InfoQ: If an organization would like to deploy the ICSM, what would be a way for them to start?

Barry: It is best to start incrementally with the practices that would be most cost-effective to implement, such as adding feasibility evidence to the items to be evaluated at decision milestones, prioritizing increment features to support timeboxing, and adding an agile change assessment and increment rebaselining team to the development phases, as discussed on Section 0.5 of Chapter 0.  As a bottom line, given that incremental commitment is one of the four ISCM Principles, it is not a bad idea for organizations to incrementally commit to the adoption of the full set of ICSM practices. Other ways to start would be to visit the ICSM web site at http://csse.usc.edu/ICSM, which will include times and locations for upcoming ICSM tutorials.

About the Book Authors

Dr. Barry Boehm is the TRW Professor of Software Engineering and the USC Distinguished Professor of Computer Science, Industrial and Systems Engineering, and Astronautics. He is also the Director of Research of the DoD-Stevens-USC Systems Engineering Research Center, and the founding Director of the USC Center for Systems and Software Engineering. He was director of DARPA-ISTO 1989-92, at TRW 1973-89, at Rand Corporation 1959-73, and at General Dynamics 1955-59. His contributions include the COCOMO family of cost models and the Spiral family of process models. He has honorary Sc.D. degrees from the U. of Massachusetts and the Chinese Academy of Sciences. He is a Fellow of the primary professional societies in computing (ACM), aerospace (AIAA), electronics (IEEE), and systems engineering (INCOSE), and a member of the U.S. National Academy of Engineering.

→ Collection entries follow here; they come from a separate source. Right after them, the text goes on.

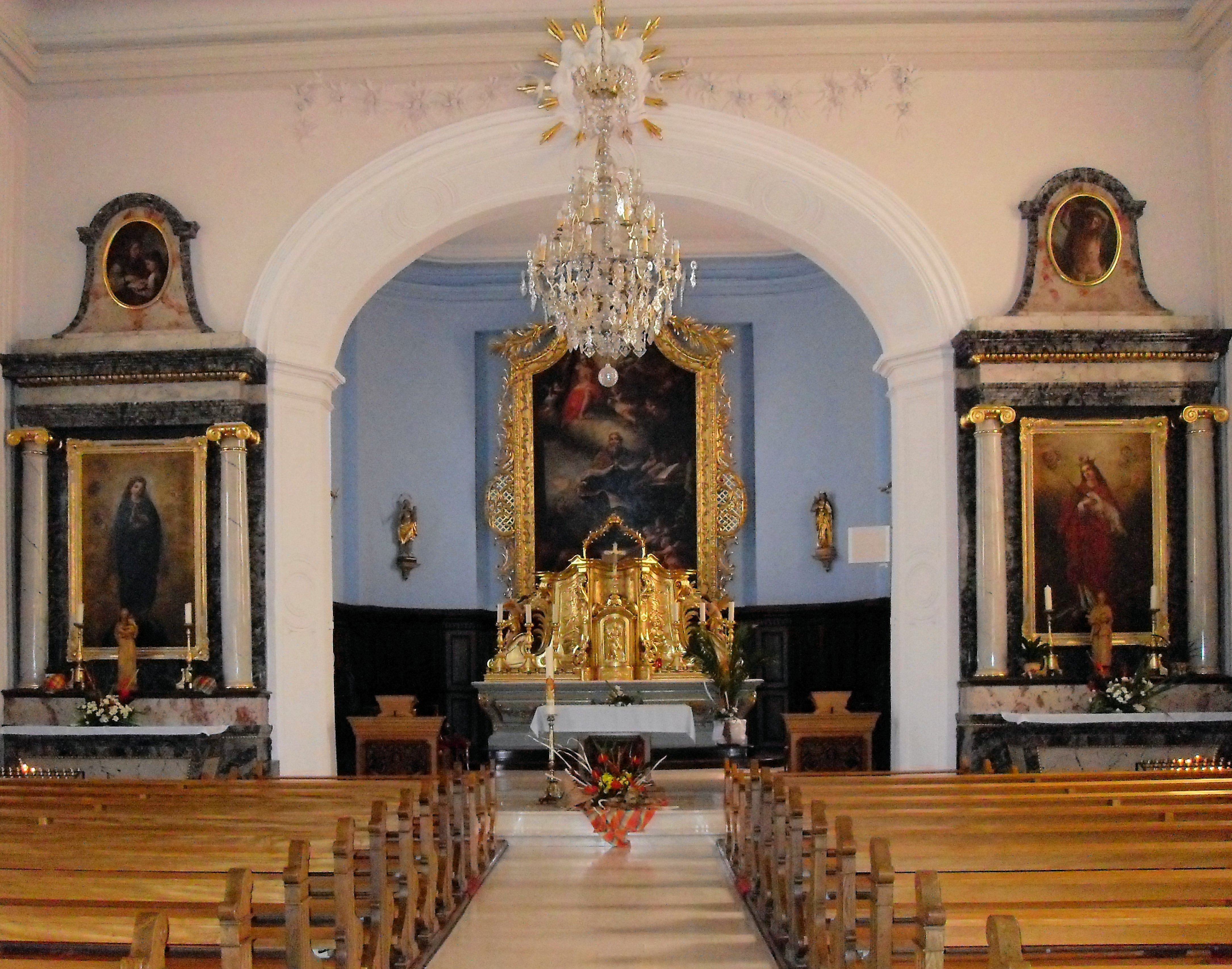 L'intérieur d'église Sainte-Colombe à Fessenheim
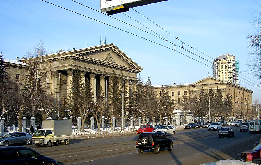 Сибирский государственный университет путей сообщения (СГУПС)
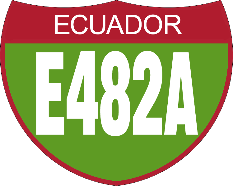 Disco de Identificación Vía Colectora E482A
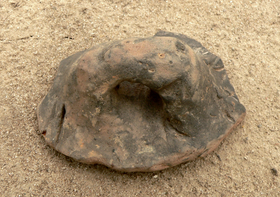 Bandkeramischer Fundplatz von Imbshausen und Eboldshausen Autobahn, Westseite, Fundstück Henkelgriff eines Gefäßes
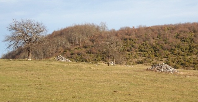 Громиле на Гласинцу.
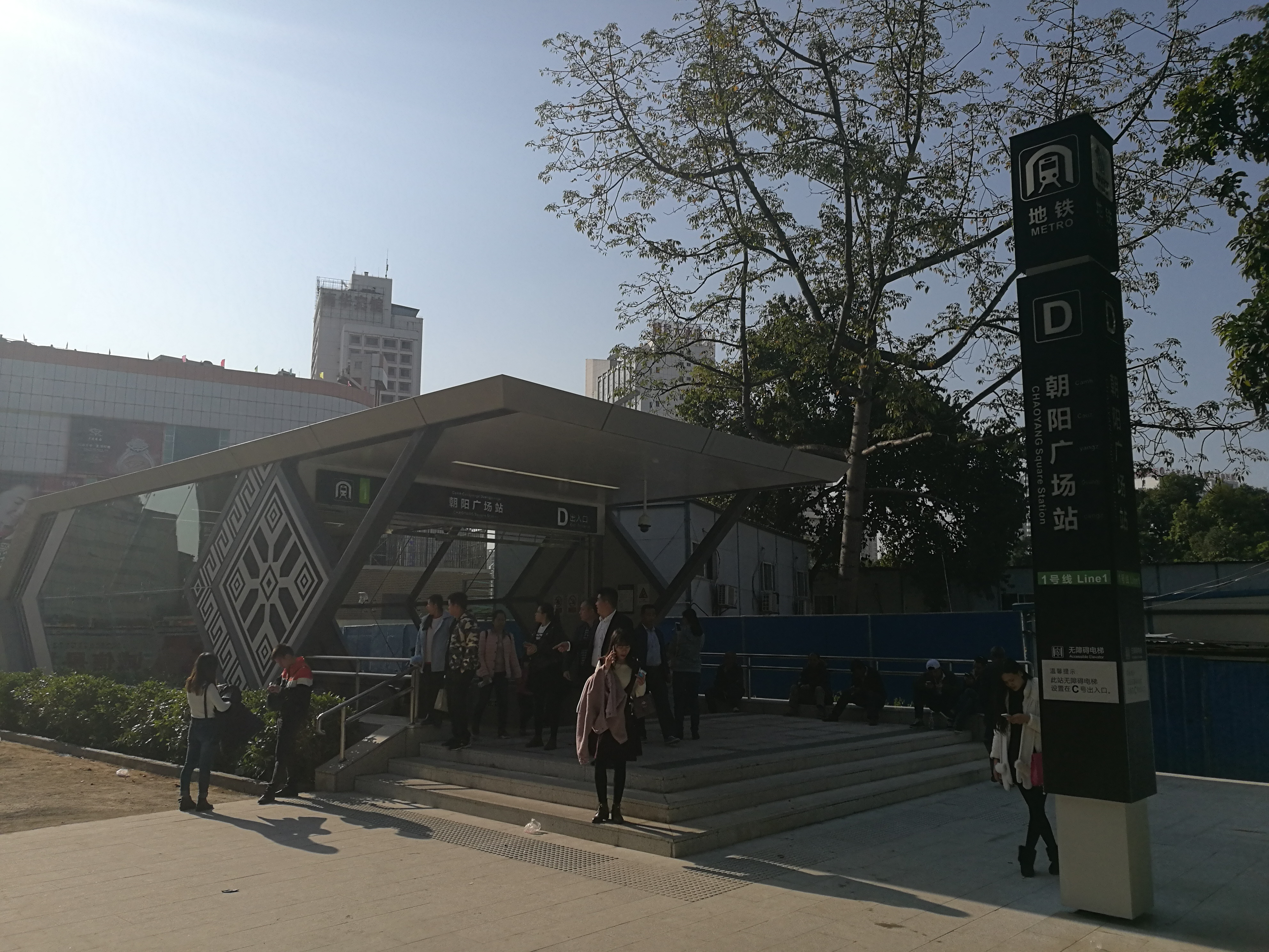 南宁轨道交通朝阳广场站
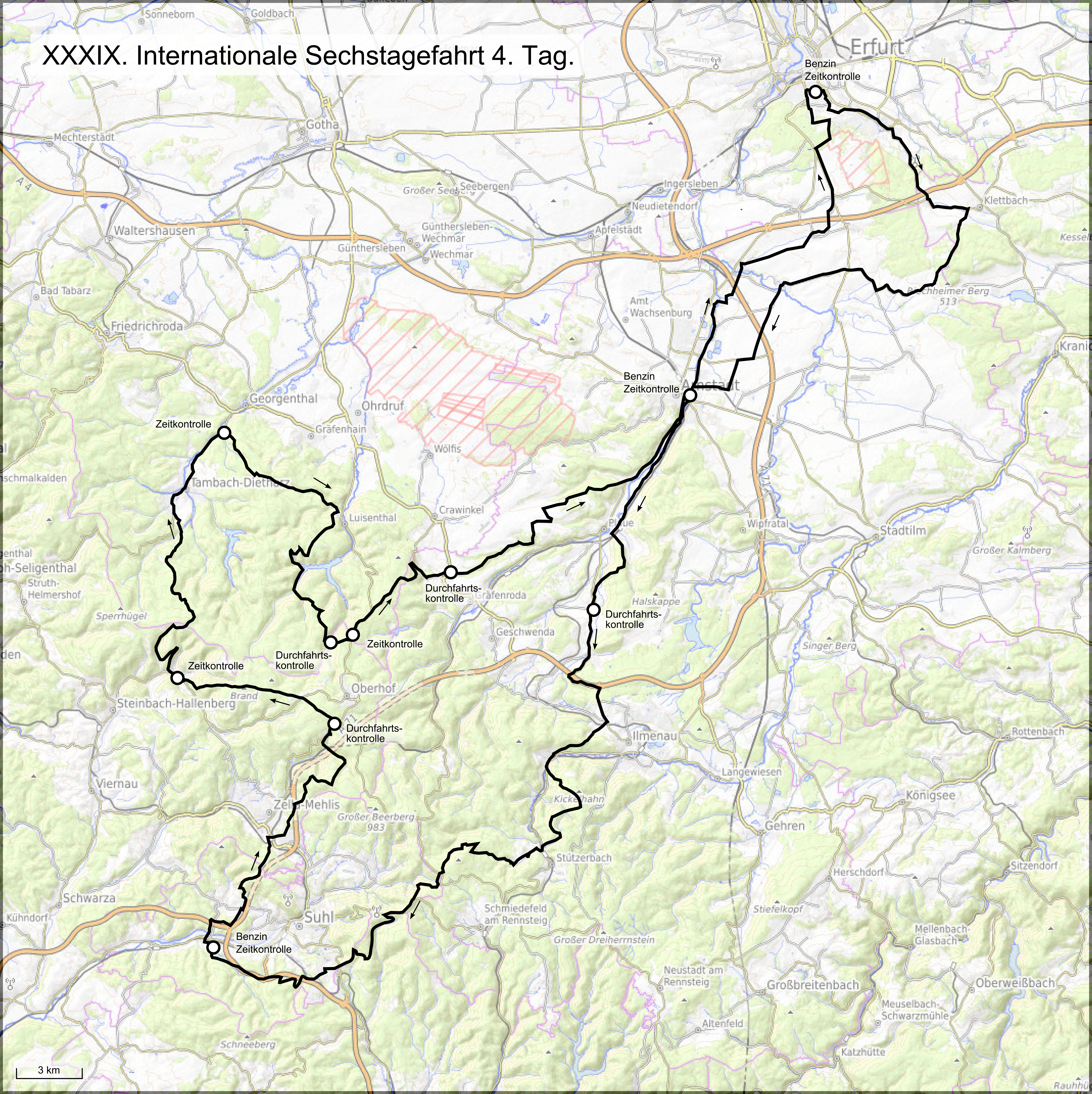 Karte der 39. Internationale Sechstagefahrt, Route des 4. Tages
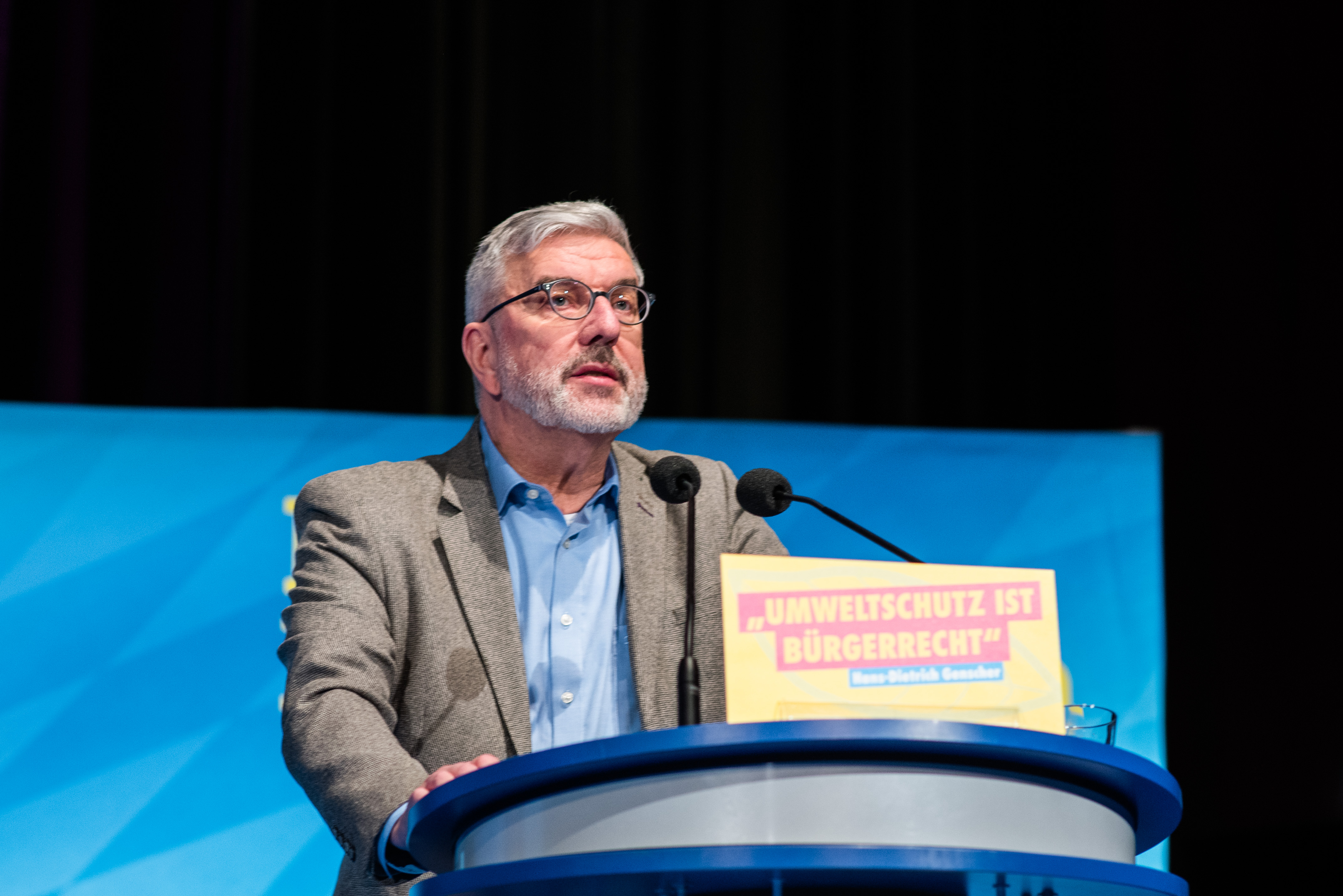 Michael Miersch als Gastredner auf dem Landesparteitag der bayerischen FDP 2019
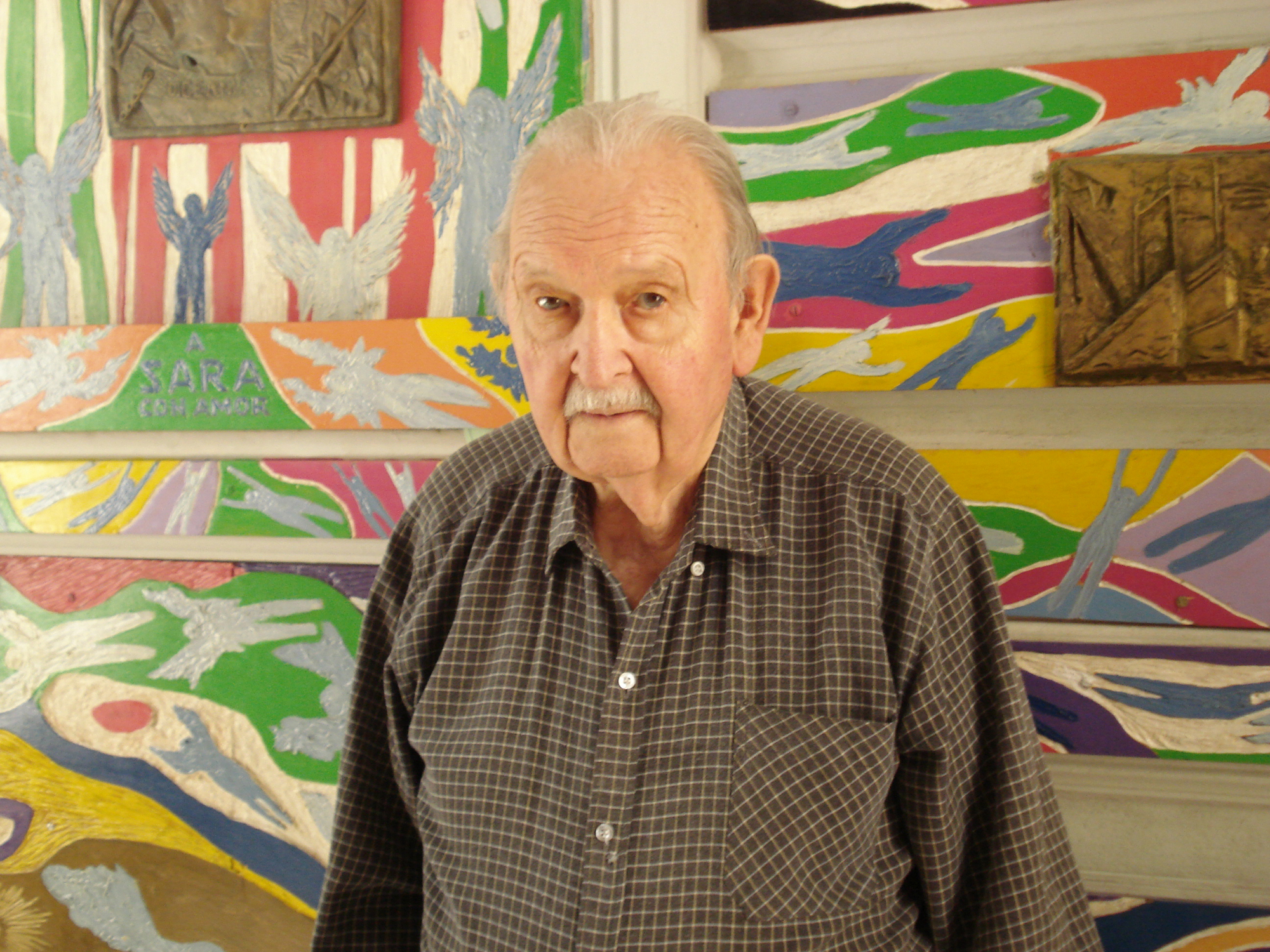 Retrato de Albino Fernández en su casa.
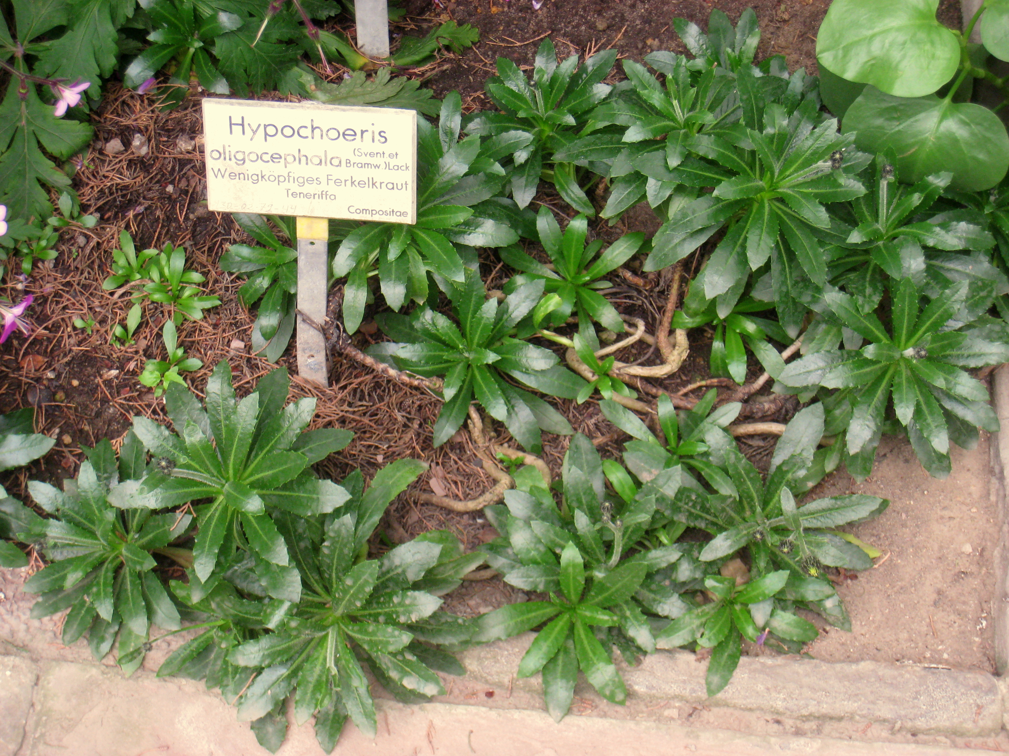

Dr. Richard Turner has over thirty years of experience in systems, software and acquisition engineering. He developed and acquired software in the private and public sectors and consulted for government and commercial organizations. He is currently a Distinguished Service Professor at the Stevens Institute of Technology in Hoboken, New Jersey. A core member of the author team for CMMI, Dr. Turner is now active in the agile, lean and kanban communities. He is also an author of the IEEE Computer Society/PMI Software Extension for the Guide to the PMBOK. Dr. Turner’s current research includes using kanban and service concepts to transform systems engineering and applying lean and complexity concepts to critical system development and acquisition. He is a Golden Core awardee of the IEEE Computer Society, a fellow of the Lean Systems Society, and co-author of four books: The Incremental Commitment Spiral Model, co-authored with Barry Boehm, Jo Ann Lane, and Supannika Koolmanojwong, Balancing Agility and Discipline: A Guide for the Perplexed, co-authored with Barry Boehm, CMMI Survival Guide: Just Enough Process Improvement, co-authored with Suzanne Garcia, and CMMI Distilled.